#### PROVIDED INFORMATION ####

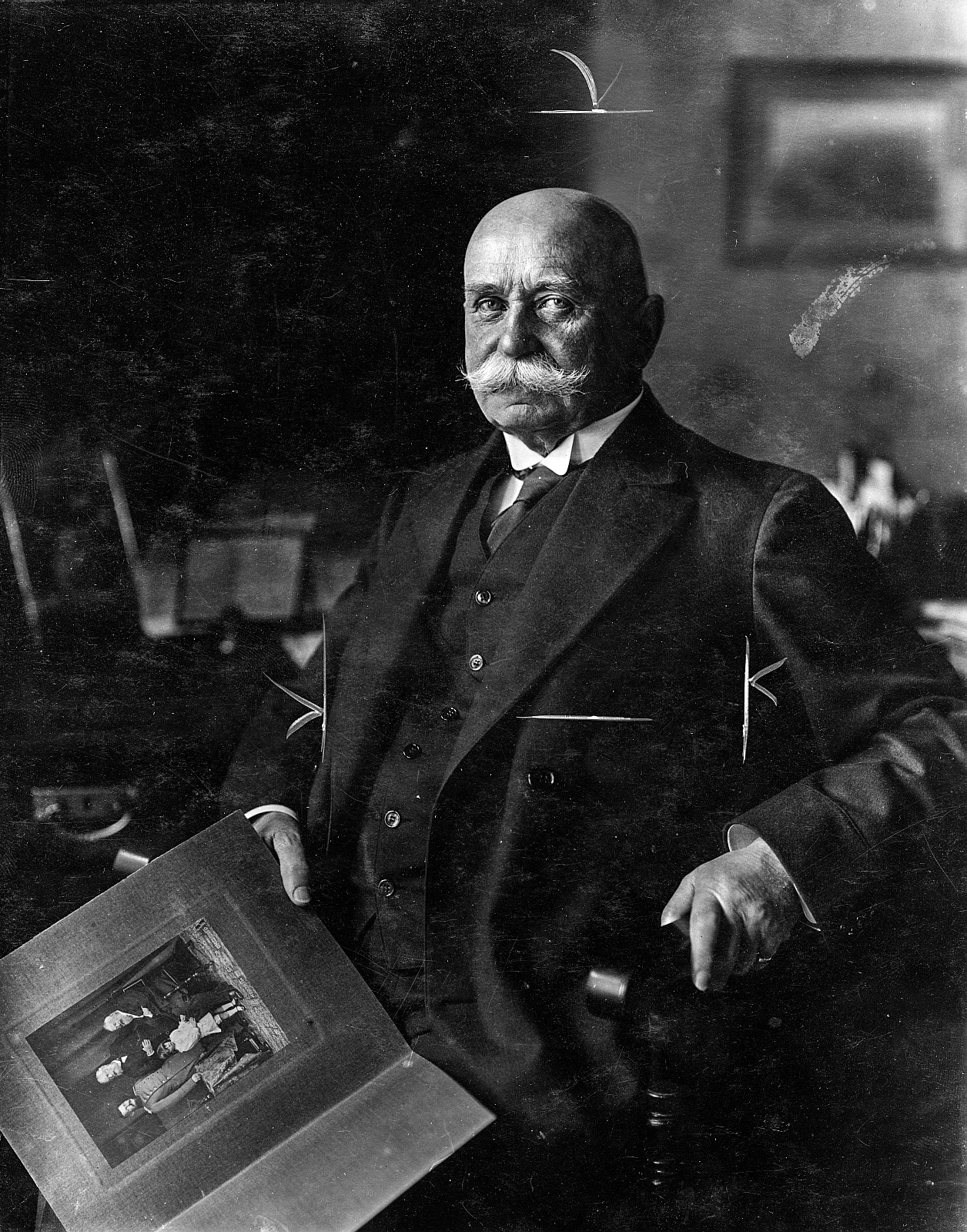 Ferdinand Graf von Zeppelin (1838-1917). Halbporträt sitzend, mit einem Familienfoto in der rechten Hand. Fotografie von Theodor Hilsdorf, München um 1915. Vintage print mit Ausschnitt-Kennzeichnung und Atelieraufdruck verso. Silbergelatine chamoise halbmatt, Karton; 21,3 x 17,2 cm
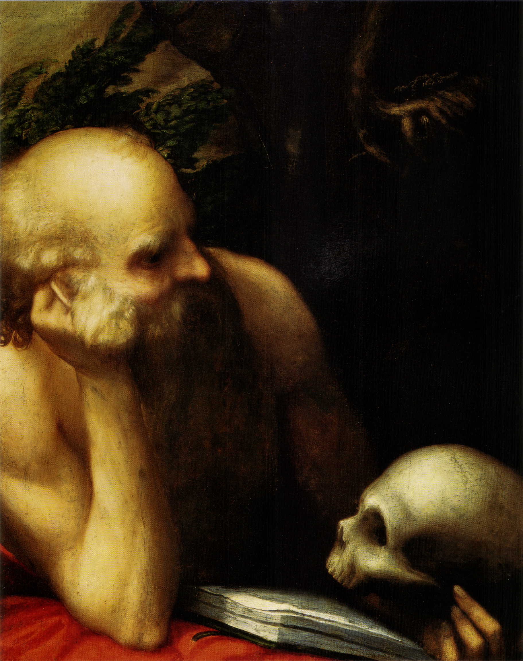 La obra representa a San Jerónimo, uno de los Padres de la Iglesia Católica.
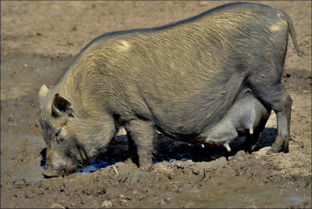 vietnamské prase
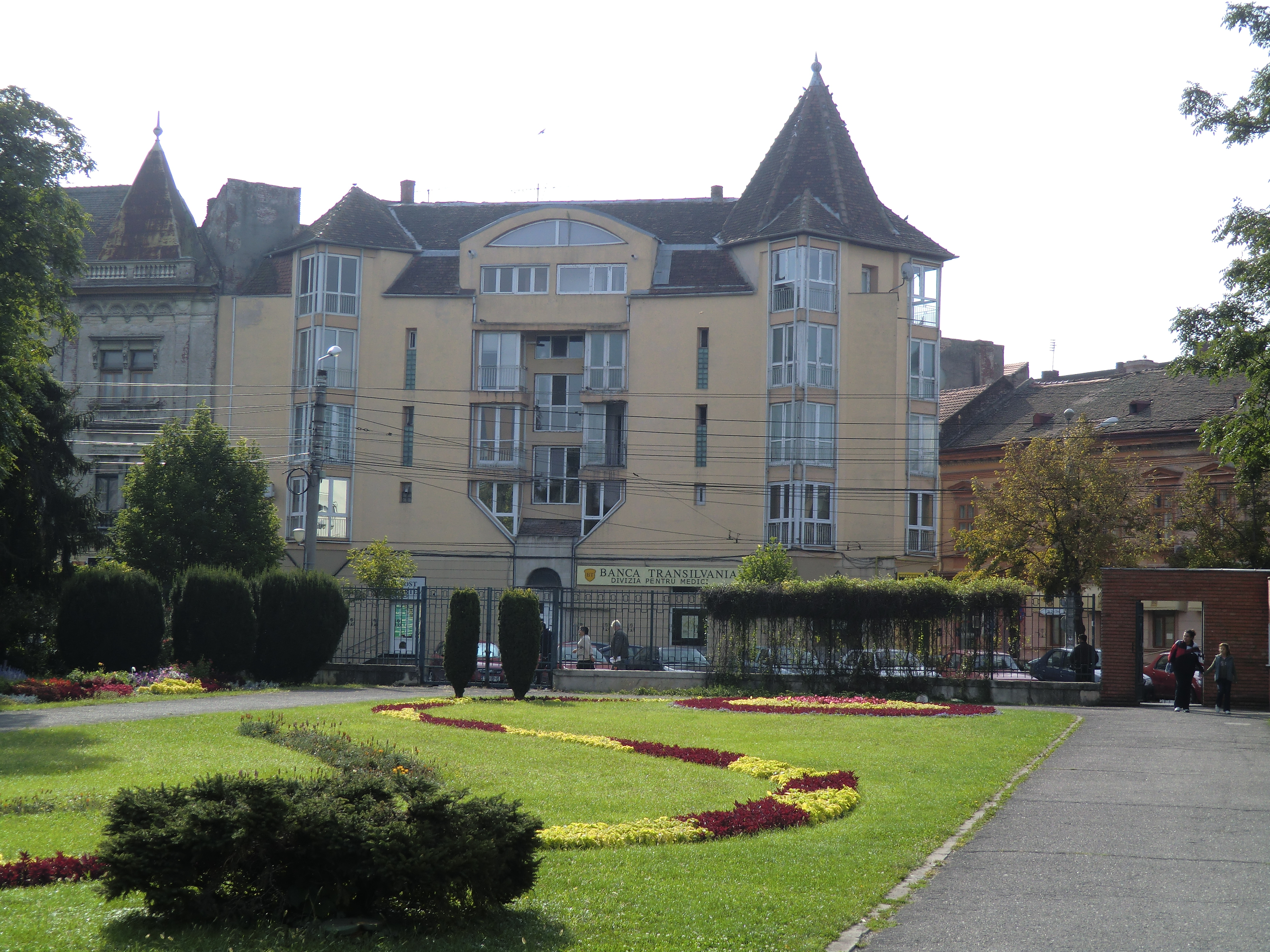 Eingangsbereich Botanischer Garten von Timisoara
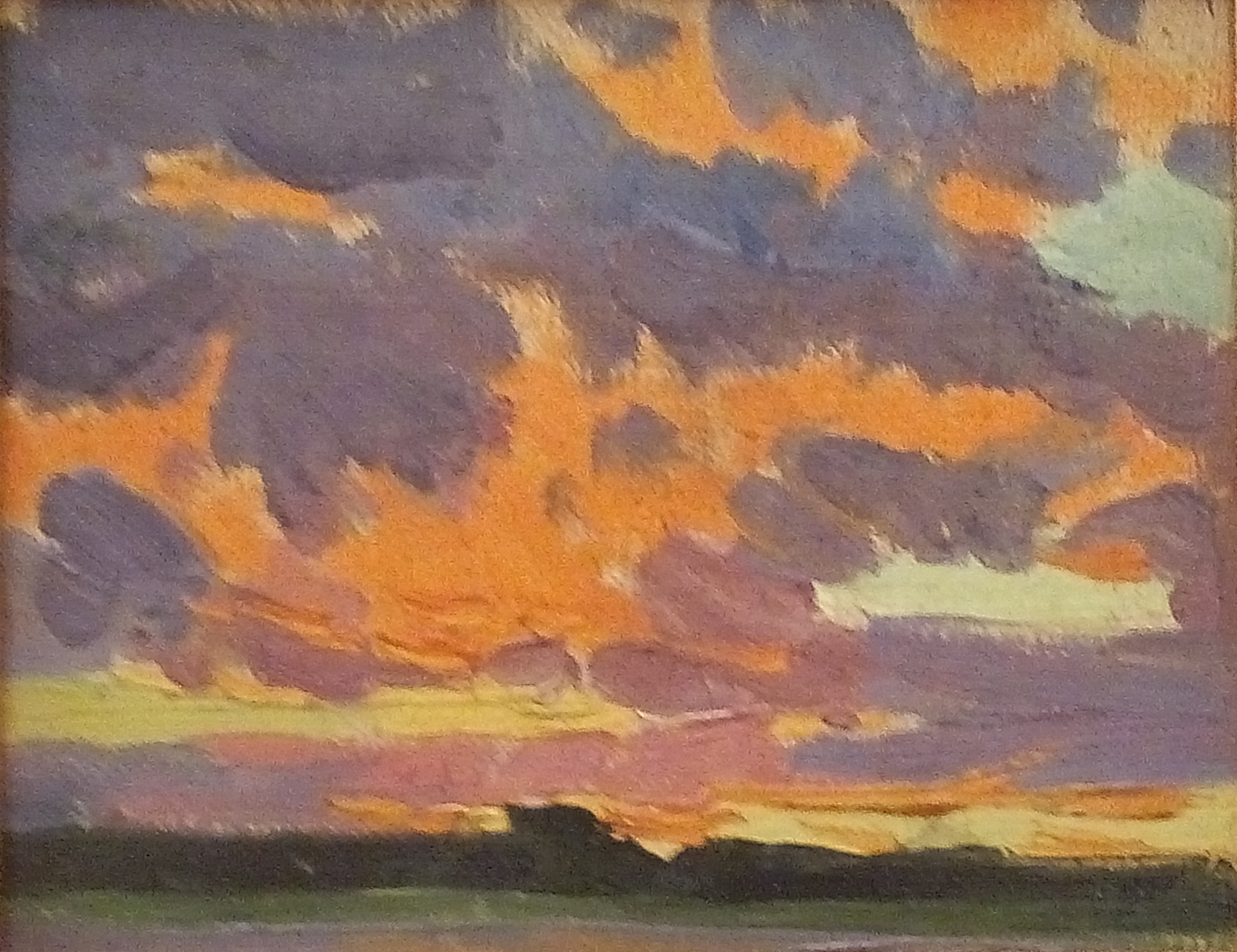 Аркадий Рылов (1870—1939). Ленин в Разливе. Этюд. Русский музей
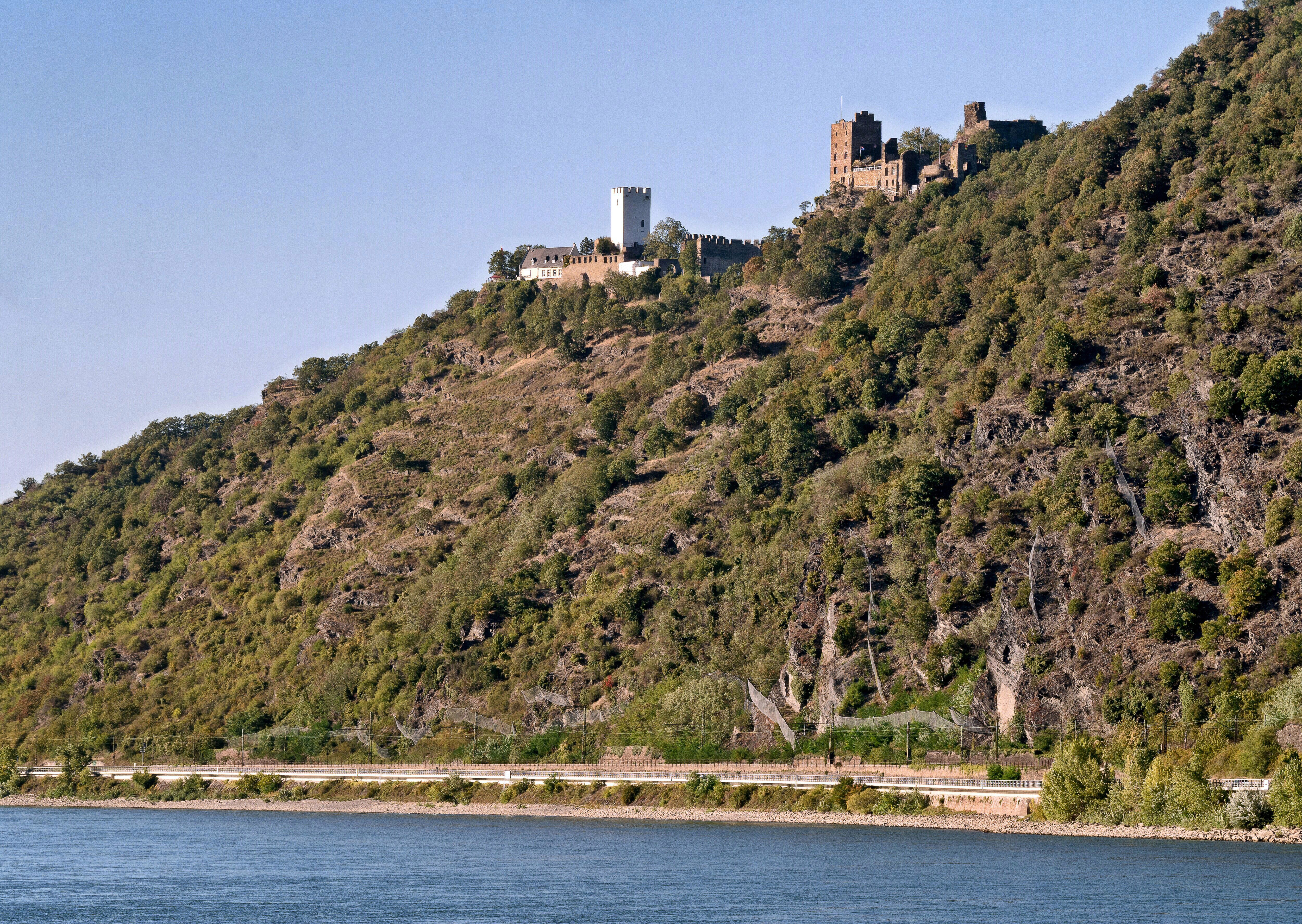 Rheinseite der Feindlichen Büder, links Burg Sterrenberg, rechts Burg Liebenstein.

####

▶ _ABOUT THIS EXERCISE_: From the line containing "Аркадий Рылов (1870—1939)." down to the final line of the material, restate every line word for word, and only those; drop the pictures.

▶ _SOLUTION FOR THIS EXERCISE_:
 Аркадий Рылов (1870—1939). Ленин в Разливе. Этюд. Русский музей
 Rheinseite der Feindlichen Büder, links Burg Sterrenberg, rechts Burg Liebenstein.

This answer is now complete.